软件重构是提高软件项目的可读性、可维护性和可重用性的基本活动。为此，已经提出了大量自动化或半自动化的方法/工具来定位设计不良的代码，推荐重构解决方案，并执行指定的重构。然而，即使配备了这样的工具，对于开发人员来说，决定应该在哪里以及应用什么样的重构仍然是一个挑战。深度学习技术的最新进展，特别是在大型语言模型（llm）中，使得使用llm自动重构源代码成为可能。然而，与人类专家相比，llm在自动准确地进行重构方面的表现如何尚不清楚。为了填补这一空白，在本文中，我们进行了一项实证研究，以调查llm在自动化软件重构中的潜力，重点关注重构机会的识别和重构解决方案的推荐。我们首先构建了一个高质量的重构数据集，包括来自20个项目的180个真实重构，并对该数据集进行了实证研究。以待重构的Java文档为输入，ChatGPT和Gemini在180个重构机会中分别只识别了28个和7个。评估结果表明，法学硕士在识别重构机会方面的表现普遍较低，仍然是一个有待解决的问题。然而，在提示中解释预期的重构子类别并缩小搜索空间，大大提高了ChatGPT的成功率，从15.6%提高到86.7%。在重构方案的推荐方面，ChatGPT为180次重构推荐了176个重构方案，其中63.6%的推荐方案与人类专家构建的方案相当（甚至更好）。然而，ChatGPT建议的176个解决方案中的13个和Gemini建议的137个解决方案中的9个是不安全的，因为它们要么改变了源代码的功能，要么引入了语法错误，这表明了基于llm的重构的风险。

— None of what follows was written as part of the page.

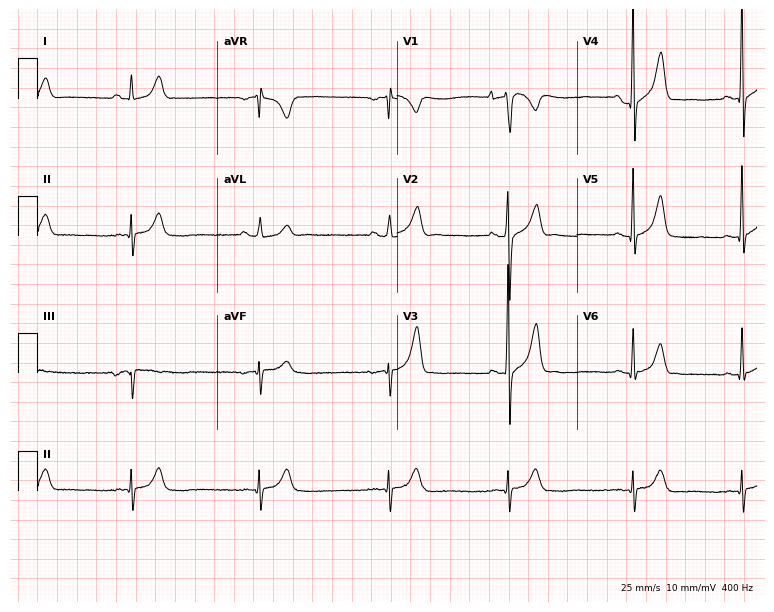
12-lead ECG from a 17-year-old male patient. Shows sinus bradycardia (a sinus rate of 50 beats per minute or less).
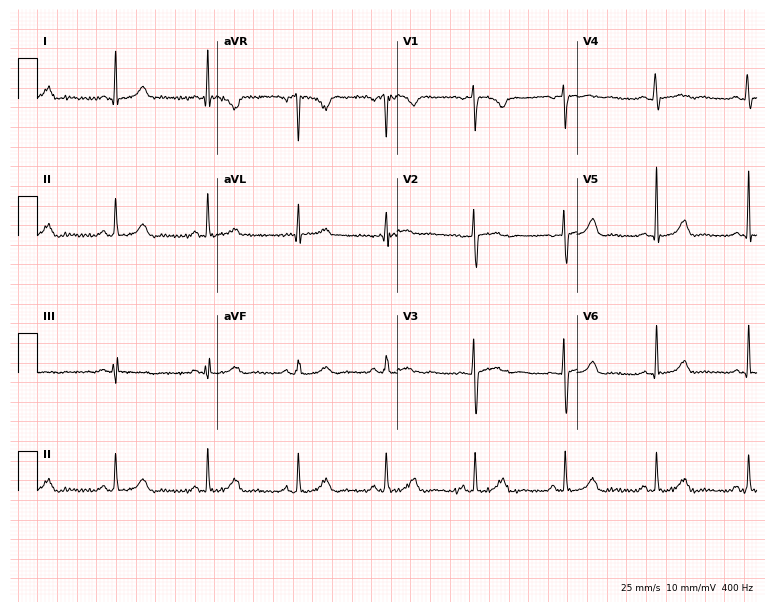
12-lead ECG (7.3-second recording at 400 Hz) from a 26-year-old woman. Labelled as a normal ECG.

本文章由计算机程序翻译，如有差异，请以英文原文为准。

求助全文

约1分钟内获得全文求助全文

来源期刊

Automated Software Engineering 工程技术-计算机：软件工程

CiteScore

4.80

自引率

11.80%

发文量

审稿时长

>12 weeks

期刊介绍： This journal details research, tutorial papers, survey and accounts of significant industrial experience in the foundations, techniques, tools and applications of automated software engineering technology. This includes the study of techniques for constructing, understanding, adapting, and modeling software artifacts and processes. Coverage in Automated Software Engineering examines both automatic systems and collaborative systems as well as computational models of human software engineering activities. In addition, it presents knowledge representations and artificial intelligence techniques applicable to automated software engineering, and formal techniques that support or provide theoretical foundations. The journal also includes reviews of books, software, conferences and workshops.